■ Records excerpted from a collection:
- Opening Delimiter -

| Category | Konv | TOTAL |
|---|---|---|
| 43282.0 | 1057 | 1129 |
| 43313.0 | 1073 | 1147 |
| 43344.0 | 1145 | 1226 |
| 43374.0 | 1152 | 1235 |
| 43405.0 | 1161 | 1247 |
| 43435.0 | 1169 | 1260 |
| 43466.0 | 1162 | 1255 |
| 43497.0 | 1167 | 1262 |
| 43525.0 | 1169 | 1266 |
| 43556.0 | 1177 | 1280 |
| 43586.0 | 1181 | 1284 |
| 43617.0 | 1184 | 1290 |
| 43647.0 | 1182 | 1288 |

- Closing Delimiter -

■ What to work on: Restate every entry exactly. Leave nothing out.

■ Written solution:
| Category | Konv | TOTAL |
|---|---|---|
| 43282.0 | 1057 | 1129 |
| 43313.0 | 1073 | 1147 |
| 43344.0 | 1145 | 1226 |
| 43374.0 | 1152 | 1235 |
| 43405.0 | 1161 | 1247 |
| 43435.0 | 1169 | 1260 |
| 43466.0 | 1162 | 1255 |
| 43497.0 | 1167 | 1262 |
| 43525.0 | 1169 | 1266 |
| 43556.0 | 1177 | 1280 |
| 43586.0 | 1181 | 1284 |
| 43617.0 | 1184 | 1290 |
| 43647.0 | 1182 | 1288 |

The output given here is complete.